I gave Susan Lu my card. “Tell Samuel to call me when he comes in.”
“Sure.”
Lula, Connie, and I left Lu, got into the car, and I backed out of the driveway. I drove around the block and parked three doors down from Lu, behind a van so we could watch the house.
“You think Singh's gonna show up?” Lula wanted to know.
“Nope.”
“Me, neither.”
“You parking here so you can keep an eye on Lu?”
“Yep.”
“You're waiting for her to leave and then you're gonna snatch the dog, aren't you?”
“Yep.”
Connie was in the backseat, probably reviewing in her mind which of the local bondsmen she'd use to bail us out after we were arrested for breaking and entering.

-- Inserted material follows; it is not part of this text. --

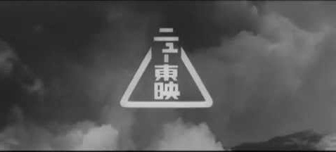 ニュー東映、1961年、カットタイトル(トップロゴ)。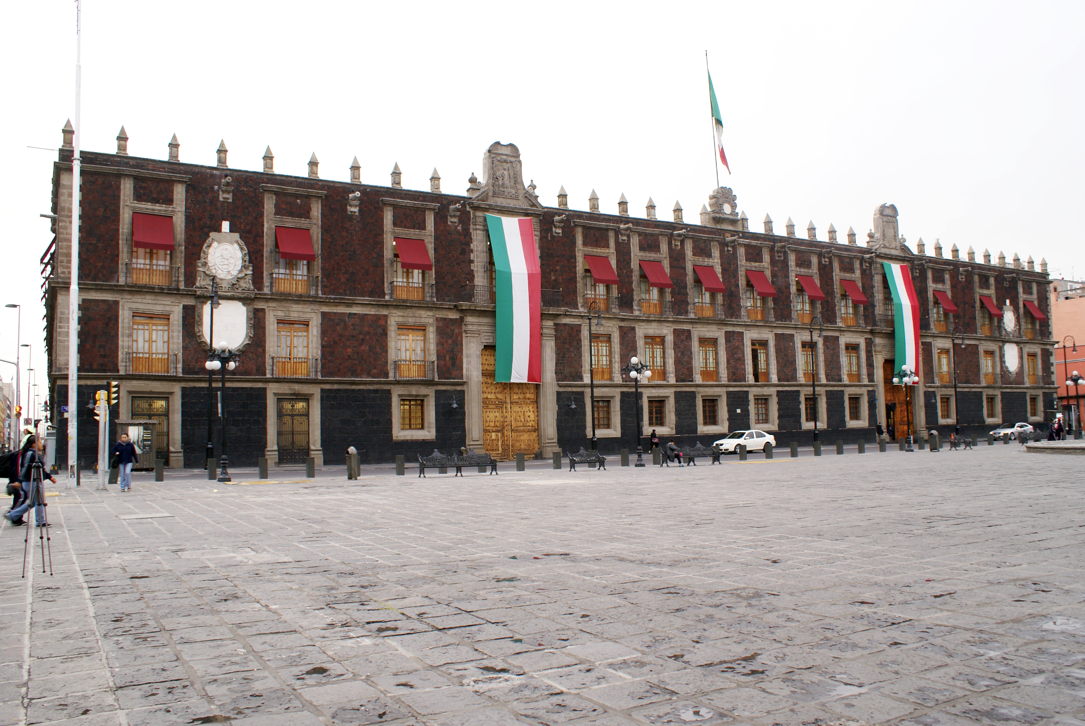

After fifteen minutes of no air-conditioning, the car started to bake under the desert sun. Lula immediately fell asleep in the heat. She was head back, mouth open. And she was snoring. Loud.
“Holy mother,” Connie said, “I've never heard anyone snore like this. It's like being locked in a car with a jet engine.”
I gave Lula a shove. “Wake up. You're snoring.”
“The hell I am,” Lula said. “I don't snore.” And she went back to snoring.
“I can't take it,” Connie said. “I've got to get out of the car.”
I joined her and we walked down the street. We were wearing baseball hats and dark glasses but no sunblock and I could feel the sun scorching the exposed skin on my arm.